**Entries taken from a collection:**

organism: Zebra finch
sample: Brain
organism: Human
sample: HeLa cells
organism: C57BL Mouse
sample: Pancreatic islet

* * *

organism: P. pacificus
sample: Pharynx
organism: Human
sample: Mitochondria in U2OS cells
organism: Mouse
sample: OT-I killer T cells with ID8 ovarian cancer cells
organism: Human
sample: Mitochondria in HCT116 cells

**What this task involves:** From the records above, print only the lines between the one holding "organism: Zebra finch" and the one holding "sample: Pancreatic islet", inclusive, exactly as they stand.

**Written answer:**
organism: Zebra finch
sample: Brain
organism: Human
sample: HeLa cells
organism: C57BL Mouse
sample: Pancreatic islet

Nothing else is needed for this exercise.